Zillow’s March 2026 market report also points to a cooler market: the Zillow Home Value Index (ZHVI) was up 0.8% year over year in March, with a typical U.S. home value of $365,545. [zillow.com]

Inventory and price cuts: the fastest signals

The market’s “temperature” is increasingly determined by supply—and supply is rebuilding unevenly. Zillow reported 1.23 million homes for sale nationwide in March and noted active inventory was 4.2% higher than a year earlier, marking the 28th consecutive month of year-over-year inventory growth. [zillow.com]

One of the clearest near-term indicators of seller competition is the share of listings with a price cut. Zillow reported 22.6% of listings had a price cut in March, which can signal sellers adjusting to a smaller pool of payment-qualified buyers. [zillow.com]

Forecast downgrades: interpreting a flatter path

Against that backdrop, Zillow’s broad forecast revisions have drawn attention. Fast Company summarized Zillow’s updated outlook as projecting a 0.0% change in national home prices between March 2026 and March 2027. [fastcompany.com]
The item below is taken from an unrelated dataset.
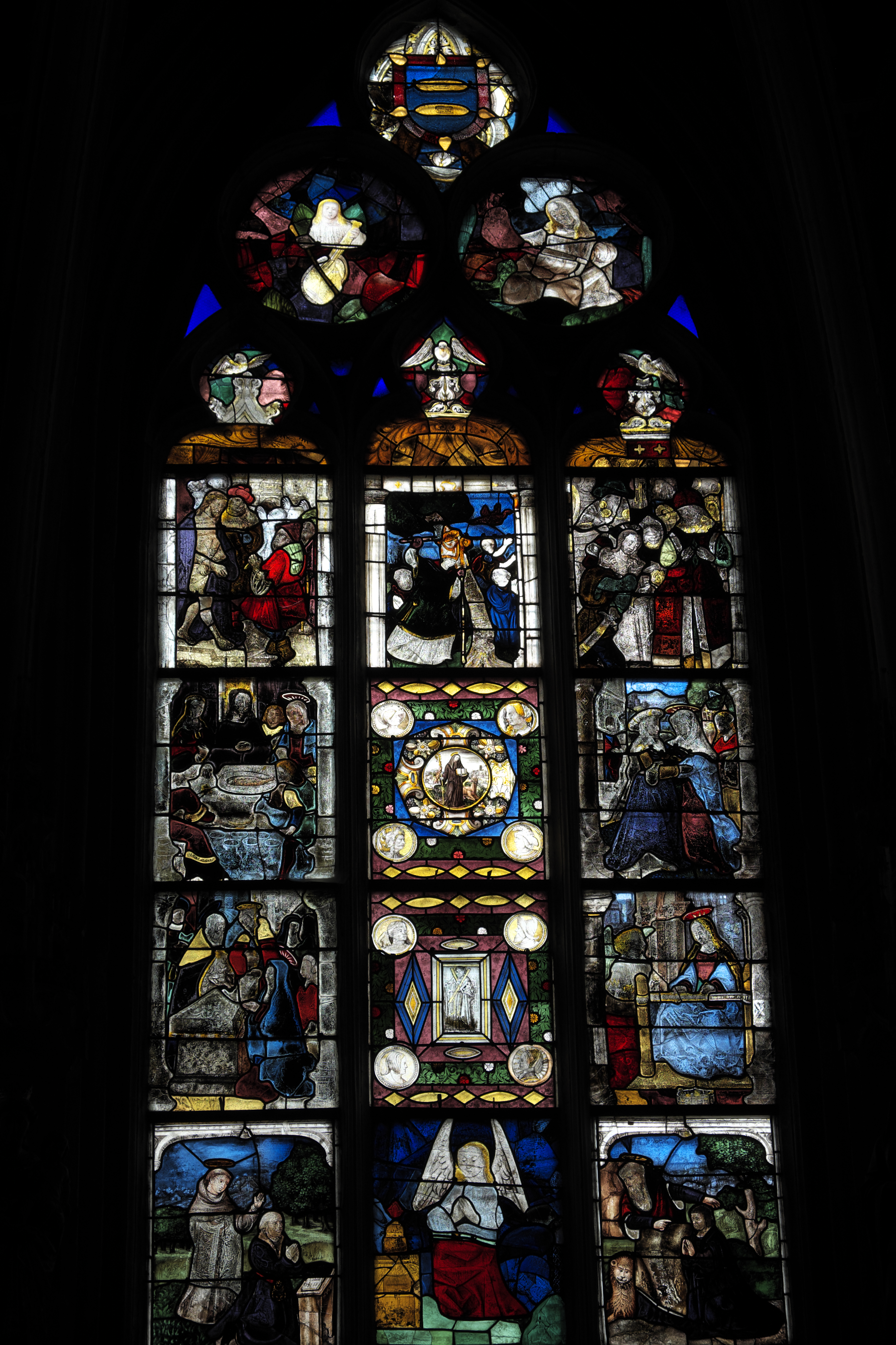 Katholische Pfarrkirche Notre-Dame-des-Marais in La Ferté-Bernard im Département Sarthe (Pays de la Loire/Frankreich), Bleiglasfenster (baie 10), mit Fragmenten aus dem späten 15., dem 16. und dem frühen 17. Jahrhundert; Darstellung: Szenen aus dem Leben Jesu und Marias

Zillow’s own April 2026 forecast commentary also framed the outlook as mostly flat, with inventory growth outpacing sales. [zillow.com]

A key nuance: “flat nationally” can still mean meaningful local differences. The metro-level forecast list highlighted by Fast Company includes markets expected to gain several percentage points and others expected to decline by several percentage points over the same window. [fastcompany.com]
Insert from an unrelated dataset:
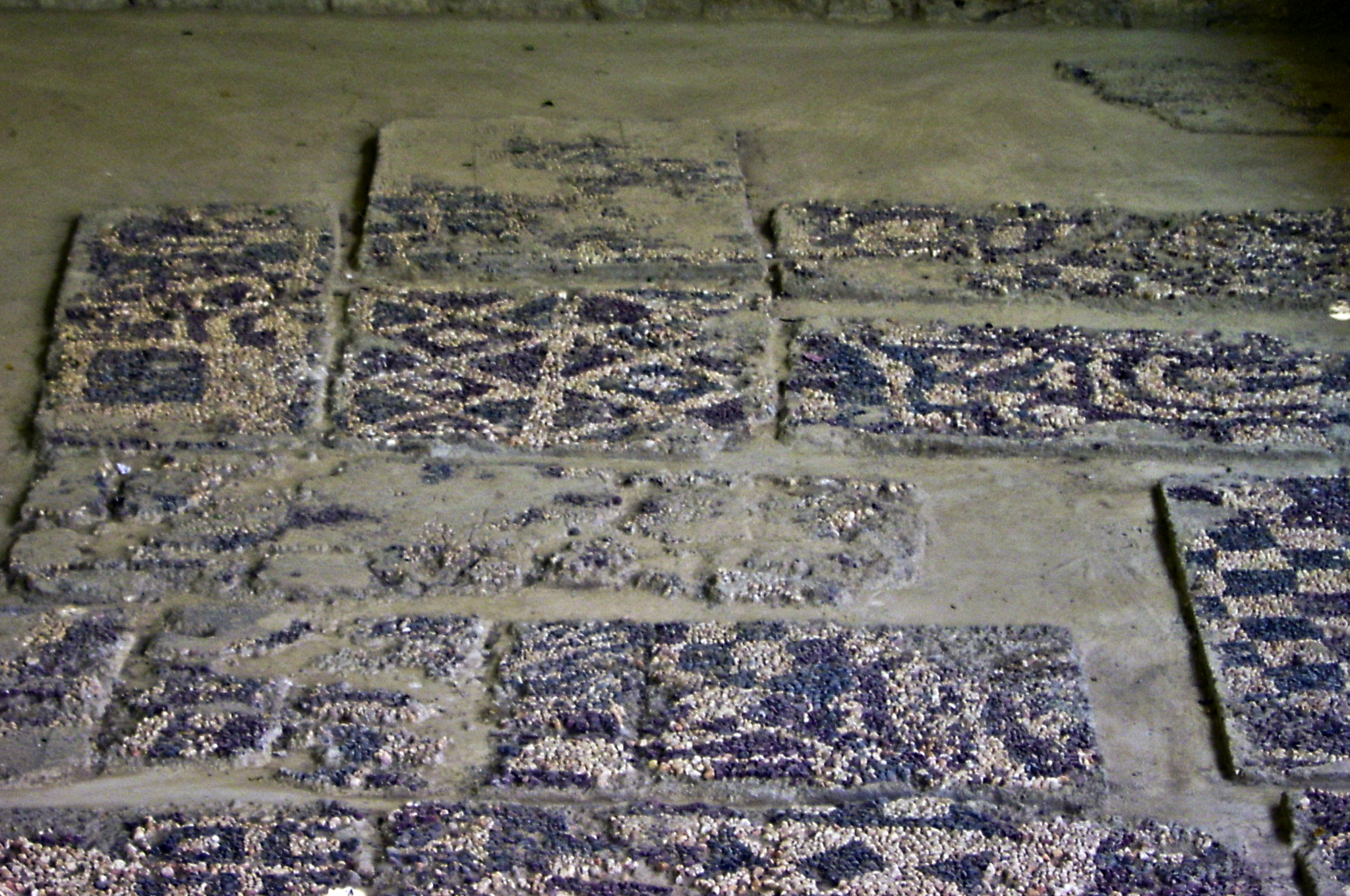 Phrygian pebble mosaic from Gordion Βοτσαλωτό επιδαπέδιο ψηφιδωτό από το Γόρδιον

Rates and affordability: why the split persists

With price growth cooling, affordability and monthly payment sensitivity become the deciding factors. Freddie Mac’s Primary Mortgage Market Survey shows the average 30-year fixed mortgage rate at 6.23% as of April 23, 2026. [freddiemac.com]

What to watch next (60–90 days)

  • **Active listings and new listings**: Is supply rising in your metro, or staying constrained?
  • **Price-cut share**: Are sellers conceding faster, or holding firm?
  • **Pending sales vs. last year**: Are buyers re-engaging at today’s payments?

If inventory continues to rise while rates stay near current levels, more metros are likely to drift toward flat-to-soft pricing rather than broad-based appreciation.